Vendor	Recommended Module	Example Models
Anthropic	`Alloy.Provider.Anthropic`	`claude-opus-4-6`, `claude-sonnet-4-6`, `claude-haiku-4-5`
Gemini	`Alloy.Provider.Gemini`	`gemini-2.5-pro`, `gemini-2.5-flash`, `gemini-3-pro-preview`, `gemma-4-26b-a4b-it` (open-weight)
OpenAI	`Alloy.Provider.OpenAI`	`gpt-5.4`
xAI	`Alloy.Provider.OpenAI` with `api_url: "https://api.x.ai"`	`grok-4.20-0309-reasoning`, `grok-4.20-multi-agent-0309`, `grok-4.1-fast-reasoning`, `grok-code-fast-1`
Other OpenAI-compatible APIs	`Alloy.Provider.OpenAICompat`	`kimi-k2.6` (Moonshot), `qwen3-coder-plus` (1M ctx), `glm-4.6`, `mistral-large-2512`, plus Ollama, OpenRouter, DeepSeek, Groq, Together

Use Alloy.Provider.OpenAI for native Responses APIs like OpenAI and xAI. Use Alloy.Provider.Gemini for Gemini's native GenerateContent API. Use Alloy.Provider.OpenAICompat for chat-completions compatible APIs and local runtimes.
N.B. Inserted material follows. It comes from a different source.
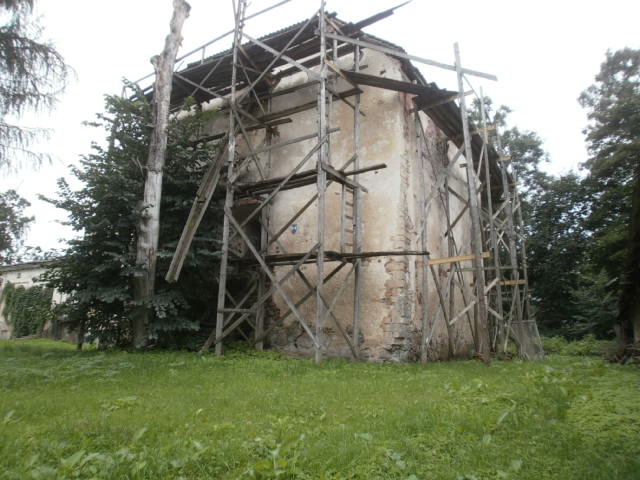 Vaade kirdest.

OpenAICompat works with any API that implements the OpenAI chat completions format. Just set api_url, model, and optionally api_key and chat_path.

Built-in Tools

Tool	Module	Description
read	`Alloy.Tool.Core.Read`	Read files from disk
write	`Alloy.Tool.Core.Write`	Write files to disk
edit	`Alloy.Tool.Core.Edit`	Search-and-replace editing
bash	`Alloy.Tool.Core.Bash`	Execute shell commands (restricted shell by default)

Custom tools

defmodule MyApp.Tools.WebSearch do
  @behaviour Alloy.Tool

  @impl true
  def name, do: "web_search"

  @impl true
  def description, do: "Search the web for information"

  @impl true
  def input_schema do
    %{
      type: "object",
      properties: %{query: %{type: "string", description: "Search query"}},
      required: ["query"]
    }
  end

  @impl true
  def execute(%{"query" => query}, _context) do
    # Your implementation here
    {:ok, "Results for: #{query}"}
  end
end

Code execution (Anthropic)

Enable Anthropic's server-side code execution sandbox:

{:ok, result} = Alloy.run("Calculate the first 20 Fibonacci numbers",
  provider: {Alloy.Provider.Anthropic, api_key: "...", model: "claude-sonnet-4-6"},
  code_execution: true
)

Architecture

Alloy.run/2                    One-shot agent loop (pure function)
Alloy.Agent.Server             GenServer wrapper (stateful, supervisable)
Alloy.Agent.Turn               Single turn: call provider → execute tools → return
Alloy.Provider                 Behaviour: translate wire format ↔ Alloy.Message
Alloy.Tool                     Behaviour: name, description, input_schema, execute
Alloy.Middleware               Pipeline: custom hooks, tool blocking
Alloy.Context.Compactor        Automatic conversation summarization

Sessions, persistence, multi-agent coordination, scheduling, skills, and UI belong in your application layer. See Anvil for a reference Phoenix application built on Alloy.

License

MIT — see LICENSE.

Releases

Hex.pm publishing is handled by GitHub Actions on v* tags. Successful publishes also dispatch the landing-site version sync workflow.